Contest Math: Finding maximum value under restrictions $p,q,r,s$ are non negative real numbers. 
$p^5 + q^5\leq 1$ and $r^5+ s^5 \leq 1$
Find the maximum value of $p^2r^3 + q^2s^3$
I thought of using Holder's Inequality, but couldn't get to any specific maximum value of the expression. 
Of course, using Lagrange Multipliers is a method but not a good one (it's cumbersome)
Could someone please give a detailed solution to the problem? Thanks a lot. 
 A: Using Holder is straightforward,
$$1 \geqslant (p^5+q^5)^{2/5} \cdot (r^5+s^5)^{3/5} \geqslant (p^2r^3+q^2s^3)$$
Equality is possible when $p=q=r=s=\frac1{\sqrt[5]2}$, so that's the maximum.  Any details you need, you should ask for. 
A: Just to share some nice thought on a general case:
Suppose you have $p^a+q^a\leq l_1$ and $r^b+s^b\leq l_2$ with $a,b\in\mathbb{R}_{\geq0}$ and want to maximise $p^fr^g+q^fs^g$ with $f,g\in\mathbb{R}_{\geq 0}$. One of the possible maximal solutions has to consist of only nonnegative numbers, so fractional exponents are ok. Now define $\hat{p}=p^f,\hat{q}=q^f,\hat{r}=r^g,\hat{s}=s^g$. Now you can interpret your quantity to maximise as a scalar product of the vectors $\begin{pmatrix}\hat{p}\\\hat{q}\end{pmatrix}$ and $\begin{pmatrix}\hat{r}\\\hat{s}\end{pmatrix}$, where the conditions turn into $\hat{p}^{\frac{a}{f}}+\hat{q}^{\frac{a}{f}}\leq l_1$ and $\hat{r}^{\frac{b}{g}}+\hat{s}^{\frac{b}{g}}\leq l_1$.
So for the scalar product to be maximal, we have to get the maximal possible modulus for those vectors, but they should also become as collinear as possible. But what if I told you that the maximal modulus for each of the two vectors fulfilling their respective conditions always leads to collinearity? Let's prove it:
Take an arbitrary vector $\begin{pmatrix}x\\y\end{pmatrix}$ fulfilling the condition $x^e+y^e\leq d$ with $e\in\mathbb{R}_{\geq0}$. Then you can find the maximal value for the modulus with Lagrange multipliers rather quickly.

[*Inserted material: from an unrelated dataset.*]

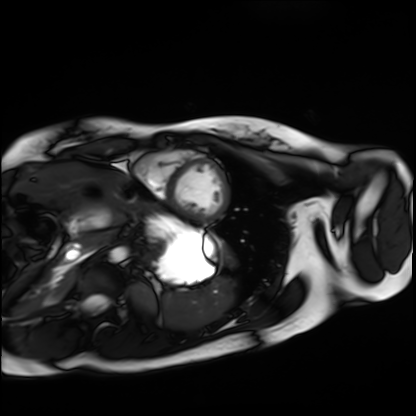
modality: cardiac MRI | subject group: healthy volunteer.

$\nabla_{x,y}(x^2+y^2+\lambda(x^e+y^e-d))=\begin{pmatrix}2x-p\lambda x^{p-2}\\2y-p\lambda y^{p-2}\end{pmatrix}$. Setting this to the null vector and equating the two lambdas leaves us with $\frac{2}{px^{p-3}}=\frac{2}{py^{p-3}}$ leading to $x=y$.

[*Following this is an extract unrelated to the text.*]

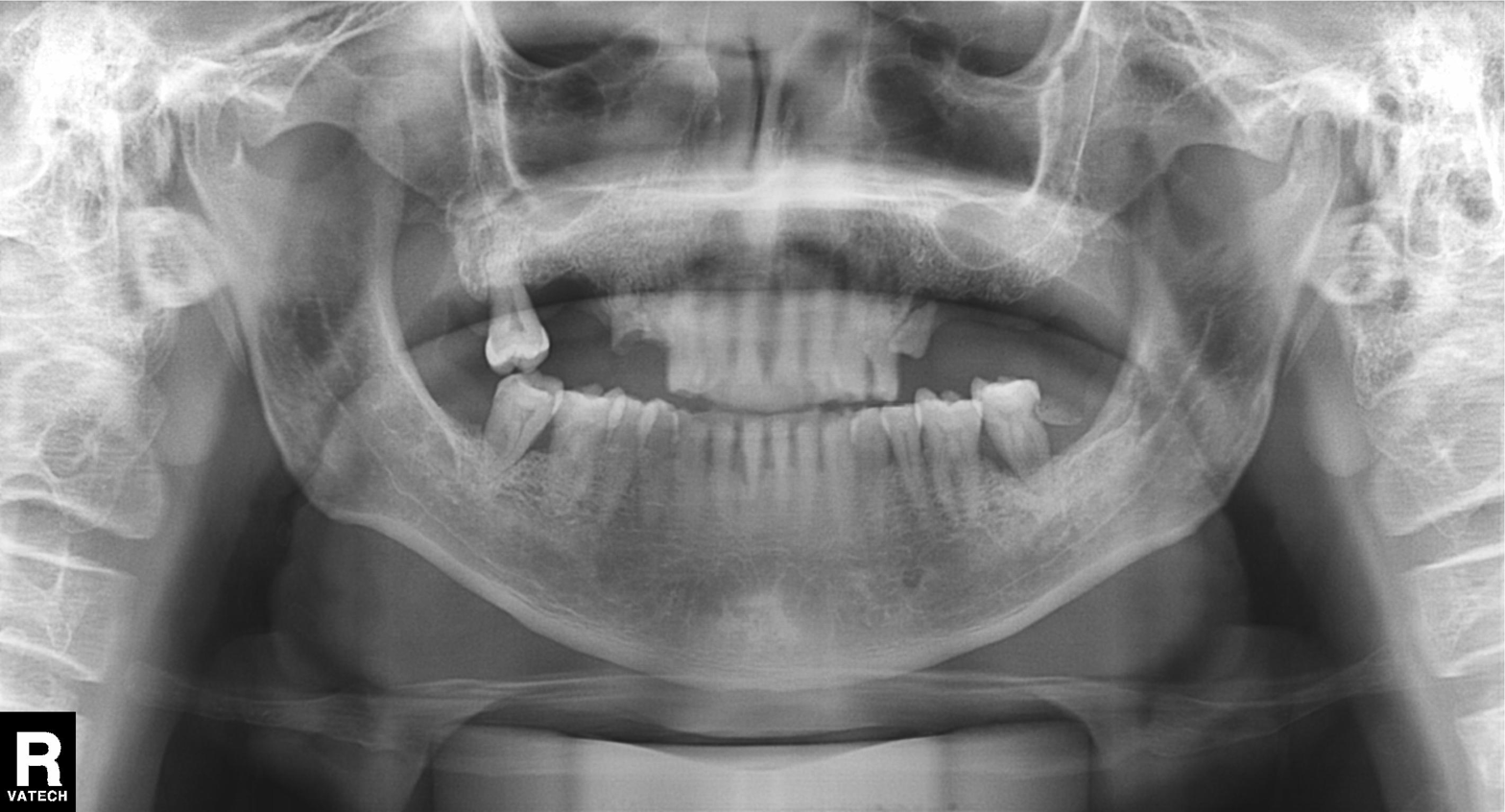
Panoramic dental radiograph (orthopantomogram).
Finding: alveolar bone loss.

Returning to the original problem, this means the modulus of vectors $\begin{pmatrix}\hat{p}\\\hat{q}\end{pmatrix}$ and $\begin{pmatrix}\hat{r}\\\hat{s}\end{pmatrix}$ is each maximised with respect to their conditions when $\hat{p}=\hat{q}$ and $\hat{r}=\hat{s}$, which are both multiples of $\begin{pmatrix}1\\1\end{pmatrix}$ and therefore collinear. Above equalities also imply $p=q$ and $r=s$ and therefore an easy way to find the maximal values.